The mids and treble of the HD800 are a bit more contentious but they can be relatively easily fixed with EQ in my opinion and the results are stunning. The levels of clarity that the HD800 drivers provide are completely insane. I’ve found myself really enjoying 80s heavy metal for instance with these. Once you correct the response of this headphone with EQ, the mids and highs really shine on well recorded acoustic and heavy metal music. The clarity of guitars, electric guitars, cymbals, and yes, voices, is incredible. You really can’t help but bang your head to the music. As far as detail is concerned, things get a bit more confusing. I think the LCD-2 had smoother sounding mids and treble which translated to softer sounding vocals and cymbals/hi-hats, but the HD800 has its own flavor of smoothness that is occasionally disturbed by its unrelenting sense of clarity and peeping upper treble sharpness.

The LCD-2, with its significantly subdued mids and treble, provided a softer less offensive sound at the cost of ultimate clarity. Yes, even with EQ, the LCD-2 didn’t fully recover from its warm/dark stock sound so its more forgiving presentation led some people to believe that it was more detailed as a result (rather paradoxically). Hence why people describe the LCD-2 drivers as having better “decay”. It seems to me that this sense of speed or decay is largely influenced by a headphone’s stock frequency response. The LCD-2 appears “quicker” precisely due to its holes in the treble that can’t be completely filled in with EQ. It’s weird that people describe them that way because the HD800 sounds snappier to me due to their clarity and essentially zero holes in the treble with its stock response that’s more easily fixed with EQ while preserving clarity. Cymbals and snare drums in particular sound very precise and articulate on the HD800 as a result and have more impact and presence than the darker sounding EQ-ed LCD-2. Although, as I mentioned before, the HD800 retains a bit of its sharpness even post EQ, but too much EQ would undoubtedly be detrimental to the clarity of this headphone, so I prefer not to EQ the upper treble.

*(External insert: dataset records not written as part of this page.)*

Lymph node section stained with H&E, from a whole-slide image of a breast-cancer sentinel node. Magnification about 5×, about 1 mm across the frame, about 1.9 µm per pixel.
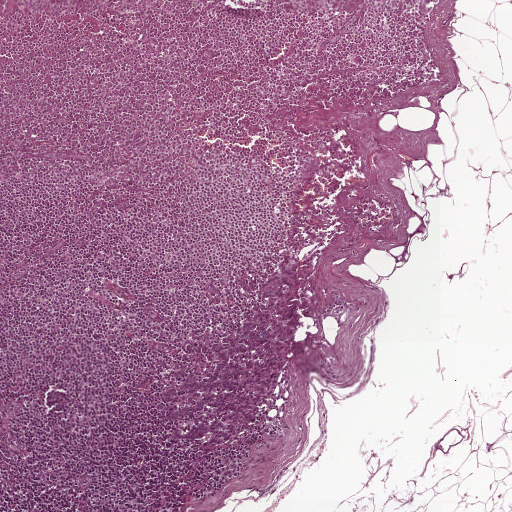
One metastatic tumour region; its boundary, reduced to 23 corners and listed clockwise: (279, 253), (314, 258), (312, 306), (316, 318), (302, 317), (272, 394), (273, 422), (266, 420), (233, 451), (237, 462), (231, 478), (222, 476), (220, 451), (206, 456), (191, 448), (165, 447), (152, 402), (188, 342), (211, 330), (236, 327), (253, 300), (253, 285), (274, 271).
The annotated tumour makes up about 5% of the crop.
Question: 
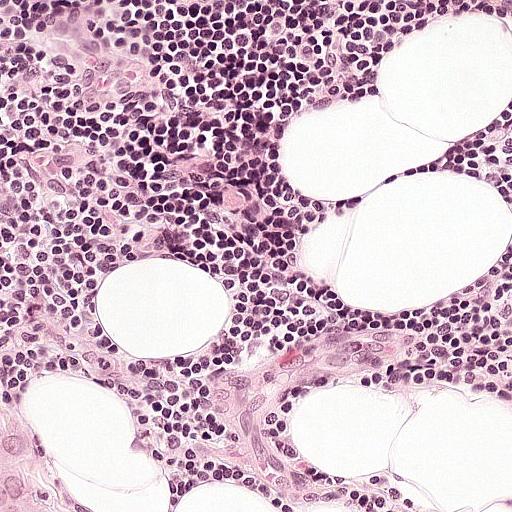
H&E-stained section of a sentinel lymph node (breast cancer), from a whole-slide image, viewed at about 20×: the field is about 0.25 mm across, about 0.49 µm per pixel.
What fraction of the image area is metastatic tumour?

Choices:
 (A) about 50% or more
 (B) about 10% to 20%
 (C) about 25% to 45%
 (D) about 5% or less
 (E) none: no tumour is outlined

Answer: (D) about 5% or less
About 5% of the field is tumour.
Tumour region outline (a closed clockwise path, crop pixels): (0, 310), (30, 380), (53, 406), (104, 502), (116, 511), (0, 511).
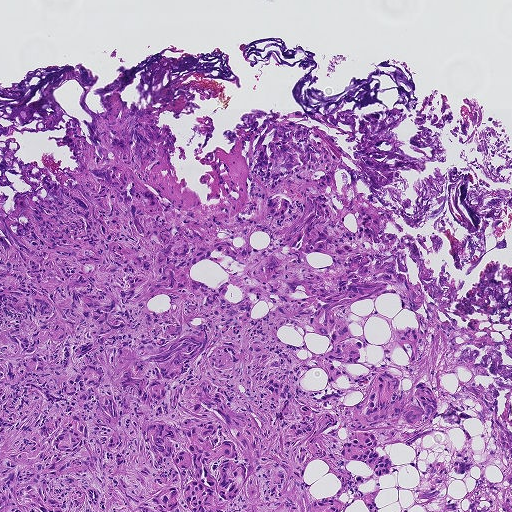
This is a crop of a whole-slide image: an H&E-stained breast-cancer sentinel lymph node section at roughly 5× magnification (about 1.8 µm per pixel; the crop spans about 0.93 mm).
Three metastatic tumour regions, each outlined as a closed clockwise path in crop pixels (x, y), largest first: region 1: (274, 115), (330, 140), (340, 219), (353, 197), (399, 237), (430, 334), (394, 336), (417, 328), (394, 294), (354, 302), (360, 360), (338, 404), (384, 369), (473, 415), (375, 449), (395, 467), (375, 509), (0, 511), (2, 222), (110, 160), (226, 217); region 2: (461, 452), (467, 456), (470, 462), (470, 470), (464, 474), (449, 472), (446, 486), (440, 491), (407, 508), (408, 511), (399, 511), (401, 508), (408, 506), (413, 500), (414, 493), (408, 488), (420, 482), (422, 475), (431, 464), (445, 463), (451, 460), (454, 454); region 3: (478, 502), (492, 506), (497, 511), (458, 511), (465, 509), (471, 505).
The annotated tumour makes up about 50% of the crop.
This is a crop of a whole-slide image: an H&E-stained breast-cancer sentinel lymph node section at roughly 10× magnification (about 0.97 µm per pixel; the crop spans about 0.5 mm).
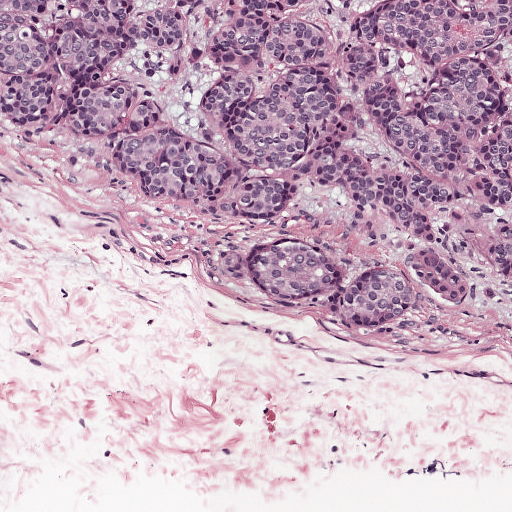
Question: Trace the edge of each tumour region in this crop, as (x, y) points from 0 to 511.
Answer: One metastatic tumour region; its boundary, reduced to 11 corners and listed clockwise: (0, 0), (511, 0), (511, 327), (435, 308), (399, 336), (274, 302), (219, 278), (178, 223), (76, 137), (19, 131), (0, 113).
About 50% of this field is tumour.
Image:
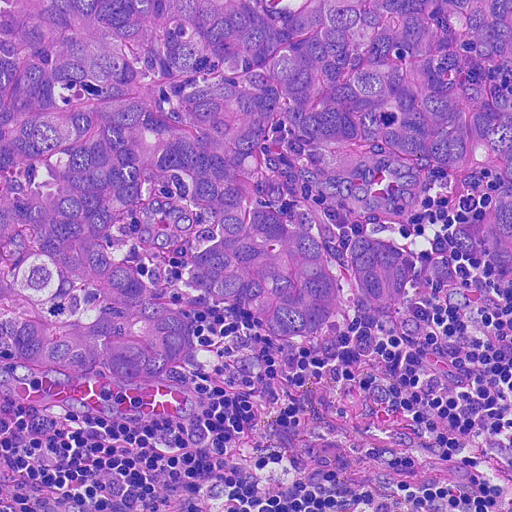
Lymph node section stained with H&E, from a whole-slide image of a breast-cancer sentinel node. Magnification about 20×, about 0.23 mm across the frame, about 0.45 µm per pixel.
Question:
Where is the metastatic tumour in this field?
Answer:
Metastatic tumour outline, simplified to 24 points and listed clockwise in crop pixels (x, y): (0, 0), (511, 0), (511, 261), (473, 240), (505, 182), (484, 164), (479, 182), (430, 175), (406, 218), (355, 216), (368, 238), (414, 257), (412, 282), (374, 313), (354, 290), (330, 333), (280, 343), (222, 298), (199, 308), (188, 330), (193, 378), (179, 389), (82, 376), (0, 383).
The annotated tumour makes up about 60% of the crop.
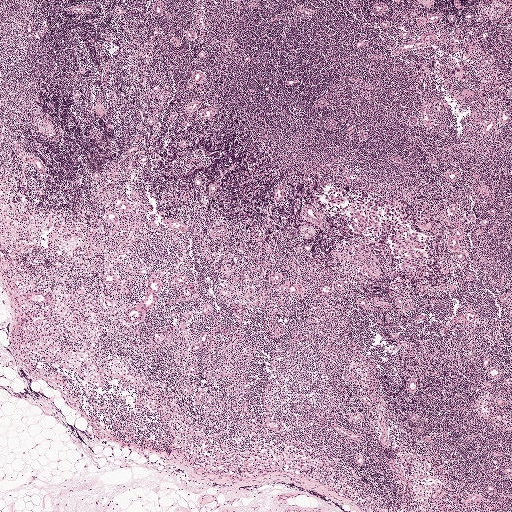
H&E-stained section of a sentinel lymph node (breast cancer), from a whole-slide image, viewed at about 2.5×: the field is about 2.0 mm across, about 3.9 µm per pixel.
Boundaries of two metastatic tumour regions, simplified and listed clockwise, largest first: region 1: (330, 188), (349, 189), (357, 195), (390, 201), (405, 209), (411, 216), (408, 225), (435, 243), (437, 257), (435, 262), (430, 264), (427, 255), (419, 264), (405, 262), (395, 252), (391, 238), (385, 241), (372, 233), (362, 236), (352, 230), (349, 216), (332, 211), (325, 201), (323, 196); region 2: (360, 242), (382, 245), (387, 248), (386, 254), (383, 256), (374, 252), (356, 253), (355, 248).
The annotated tumour makes up under 5% of the crop.

I think in reality the LCD-2 would have been closer to my preference with EQ (I prefer a warmer neutral sound) had it not been for its glaring flaws, namely the 0.9-1K resonance that most Audezes share (probably due to the thick leather pads) and the “fuzzy” sounding upper treble that provided less clarity than my much cheaper ER4 IEMs. I just couldn’t get along with them because they sounded too muddy for the price and resonant in the mids (even post EQ), which made them annoying to listen to even on good recordings. I am much more willing to accept the slight sharpness of the HD800 since its clarity and upper treble detail is so much better. I think that the LCD-2 drivers had a lot more potential, perhaps there was more detail lurking behind that dark/warm sound signature, but it was ultimately spoiled by the weird tuning. So the HD800 is effectively more detailed because it has such superior clarity overall. My $1K (or below) headphone recommendation for its sound with EQ goes to the HD800 as a result even if its bass might be a little weaker than planar bass in terms of extension. I also believe that the HD800 timbre with EQ is only slightly sharper than the stock HD600. I didn’t like the HD600 too much on modern music due to its brighter and “grainier” upper treble but they had OK detail capabilities for $300 (less than the darker sounding ER4 in my opinion).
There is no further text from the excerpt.